Search code examples
javaxsltsaxtag-soup

How to do a XSL transform in Java using a not namespace aware parser?


I use tagsoup as (SAX) XMLREader and set the namespace feature to false. This parser is used to feed the Transformer as SAX Source. Complete code:

    final TransformerFactory factory = TransformerFactory.newInstance();
    final Transformer t = factory.newTransformer(new StreamSource(
        getClass().getResourceAsStream("/identity.xsl")));

    final XMLReader p = new Parser(); // the tagsoup parser
    p.setFeature("http://xml.org/sax/features/namespaces", false);

    // getHtml() returns HTML as InputStream
    final Source source = new SAXSource(p, new InputSource(getHtml())); 

    t.transform(source, new StreamResult(System.out));

This results in something like:

< xmlns:html="http://www.w3.org/1999/xhtml">
<>
<>
<>
<>
< height="17" valign="top">

Problem is that the tag names are blank. The XMLReader (tagsoup parser) does report an empty namespaceURI and empty local name in the SAX methods ContentHandler#startElement and ContentHandler#endElement. For a not namespace aware parser this is allowed (see Javadoc).

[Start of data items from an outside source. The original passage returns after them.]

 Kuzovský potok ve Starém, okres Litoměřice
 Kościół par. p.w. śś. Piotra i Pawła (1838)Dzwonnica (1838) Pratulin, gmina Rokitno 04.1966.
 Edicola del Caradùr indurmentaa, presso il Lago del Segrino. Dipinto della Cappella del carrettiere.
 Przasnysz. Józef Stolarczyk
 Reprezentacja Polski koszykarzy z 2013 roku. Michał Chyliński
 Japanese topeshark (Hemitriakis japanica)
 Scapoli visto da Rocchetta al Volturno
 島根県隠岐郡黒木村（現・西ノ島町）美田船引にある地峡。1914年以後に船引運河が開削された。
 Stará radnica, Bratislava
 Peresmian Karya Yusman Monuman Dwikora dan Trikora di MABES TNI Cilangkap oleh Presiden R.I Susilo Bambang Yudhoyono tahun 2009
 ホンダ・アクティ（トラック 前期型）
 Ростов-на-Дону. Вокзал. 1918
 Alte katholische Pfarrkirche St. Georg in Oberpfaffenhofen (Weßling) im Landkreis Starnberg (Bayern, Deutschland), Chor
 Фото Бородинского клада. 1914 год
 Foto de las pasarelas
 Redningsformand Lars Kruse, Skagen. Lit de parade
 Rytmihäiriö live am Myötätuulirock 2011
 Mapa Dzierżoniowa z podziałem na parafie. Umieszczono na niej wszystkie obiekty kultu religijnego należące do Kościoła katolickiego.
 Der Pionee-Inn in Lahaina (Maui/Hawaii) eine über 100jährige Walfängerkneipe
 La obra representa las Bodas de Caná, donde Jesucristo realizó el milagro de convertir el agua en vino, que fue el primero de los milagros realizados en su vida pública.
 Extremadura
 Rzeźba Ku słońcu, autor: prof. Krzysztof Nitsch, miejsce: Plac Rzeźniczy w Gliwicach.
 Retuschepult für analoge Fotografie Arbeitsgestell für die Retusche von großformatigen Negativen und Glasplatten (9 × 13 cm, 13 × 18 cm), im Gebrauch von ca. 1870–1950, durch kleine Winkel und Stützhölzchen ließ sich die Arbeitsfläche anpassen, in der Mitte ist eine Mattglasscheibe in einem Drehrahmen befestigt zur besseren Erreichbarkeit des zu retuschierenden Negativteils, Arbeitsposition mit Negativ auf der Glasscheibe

If i add a XMLFilter which copies the value of the qName to the localName, everything goes fine. However, this is not what i want, i expect this works "out of the box". What am i doing wrong? Any input would be appreciated!


Solution

  • I expect this works "out of the box". What am i doing wrong?

    What you are doing wrong is taking a technology (XSLT) that is defined to operate over namespace-well-formed XML and attempting to apply it to data that it is not intended to work with. If you want to use XSLT then you must enable namespaces, declare a prefix for the http://www.w3.org/1999/xhtml namespace in your stylesheet, and use that prefix consistently in your XPath expressions.

    If your transformer understands XSLT 2.0 (e.g. Saxon 9) then instead of declaring a prefix and prefixing your element names in XPath expressions, you can put xpath-default-namespace="http://www.w3.org/1999/xhtml" on the xsl:stylesheet element to make it treat unprefixed element names as references to that namespace. But in XSLT 1.0 (the default built-in Java Transformer implementation) your only option is to use a prefix.